RECORDS SHOWN:
#####

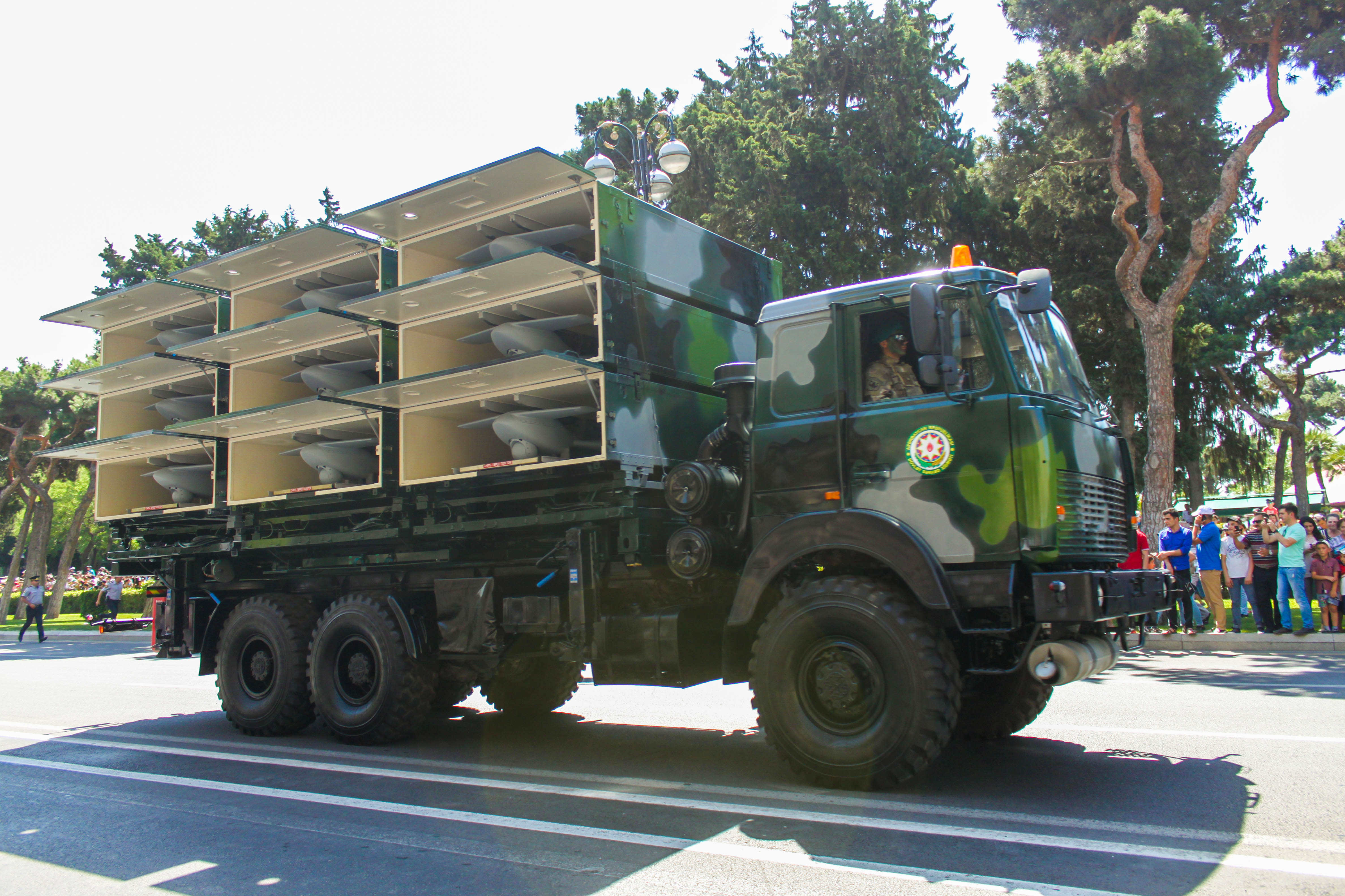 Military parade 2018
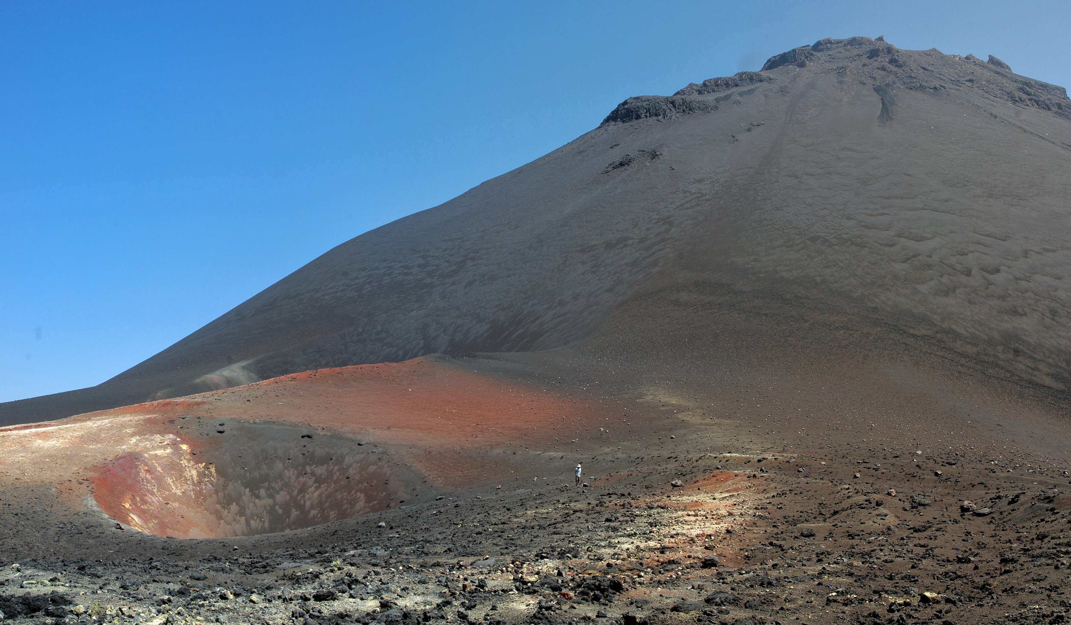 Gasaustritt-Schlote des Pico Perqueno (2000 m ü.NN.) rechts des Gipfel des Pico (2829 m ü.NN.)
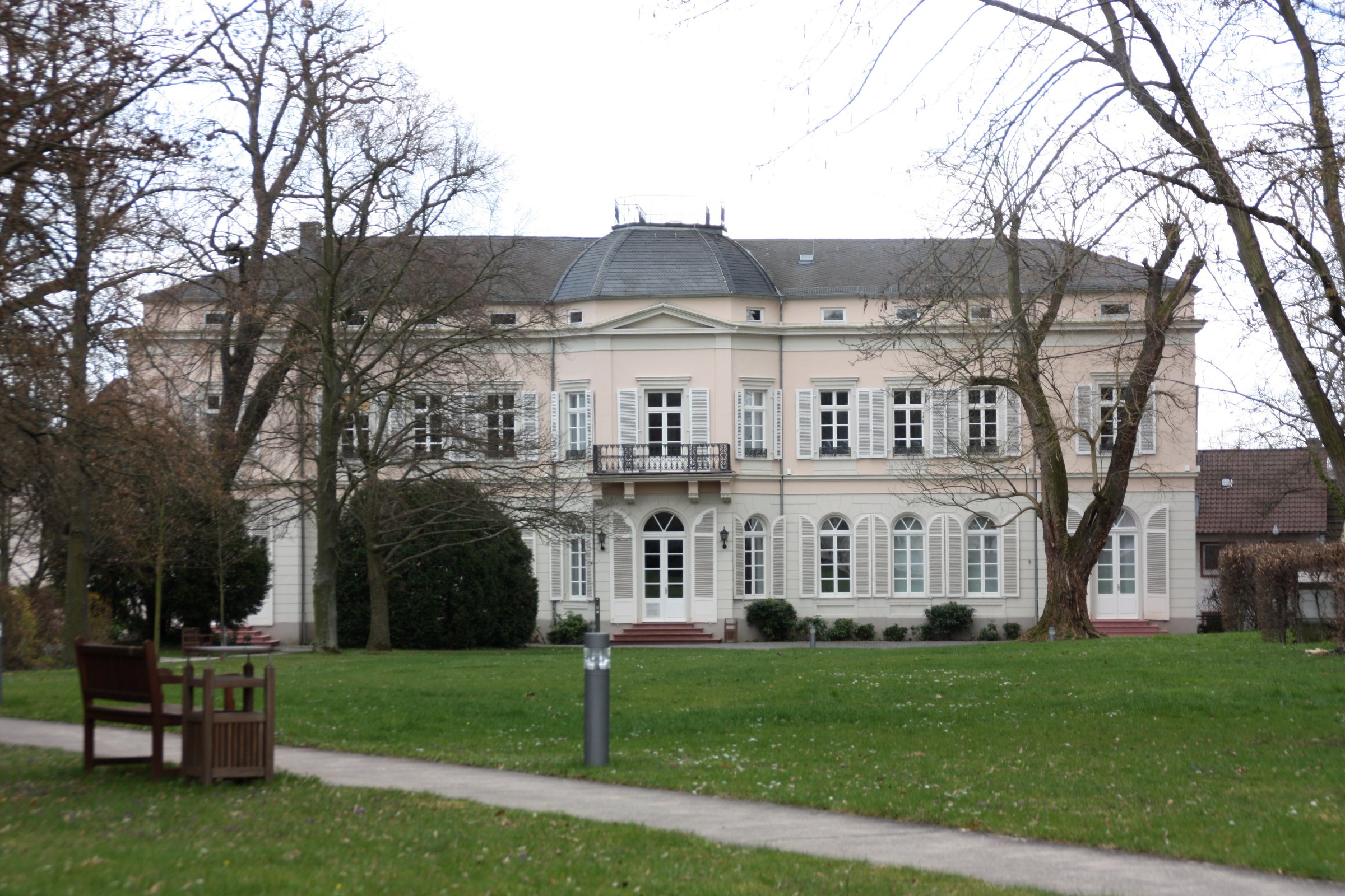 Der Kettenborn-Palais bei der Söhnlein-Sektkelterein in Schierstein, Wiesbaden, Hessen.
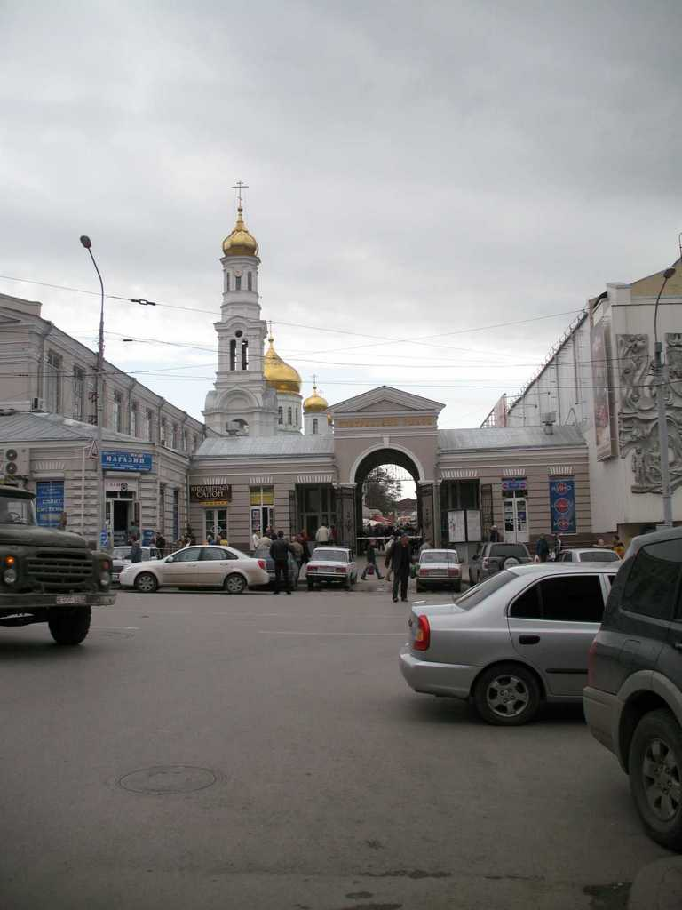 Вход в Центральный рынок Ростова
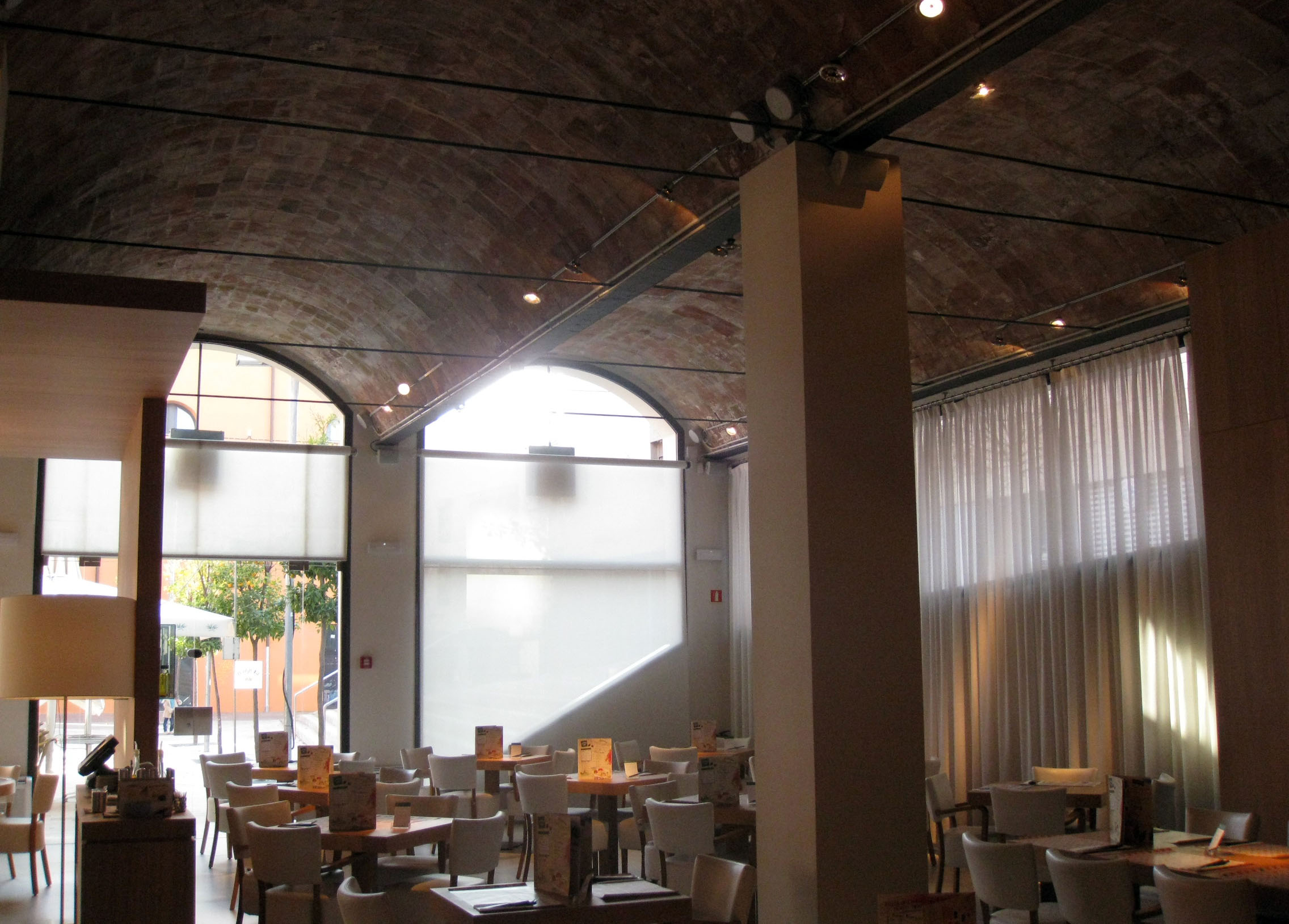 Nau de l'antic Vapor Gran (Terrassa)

#####

INSTRUCTIONS TO FOLLOW: When you copy the data, keep every line exact and drop the pictures.

ANSWER SECTION:
 Military parade 2018
 Gasaustritt-Schlote des Pico Perqueno (2000 m ü.NN.) rechts des Gipfel des Pico (2829 m ü.NN.)
 Der Kettenborn-Palais bei der Söhnlein-Sektkelterein in Schierstein, Wiesbaden, Hessen.
 Вход в Центральный рынок Ростова
 Nau de l'antic Vapor Gran (Terrassa)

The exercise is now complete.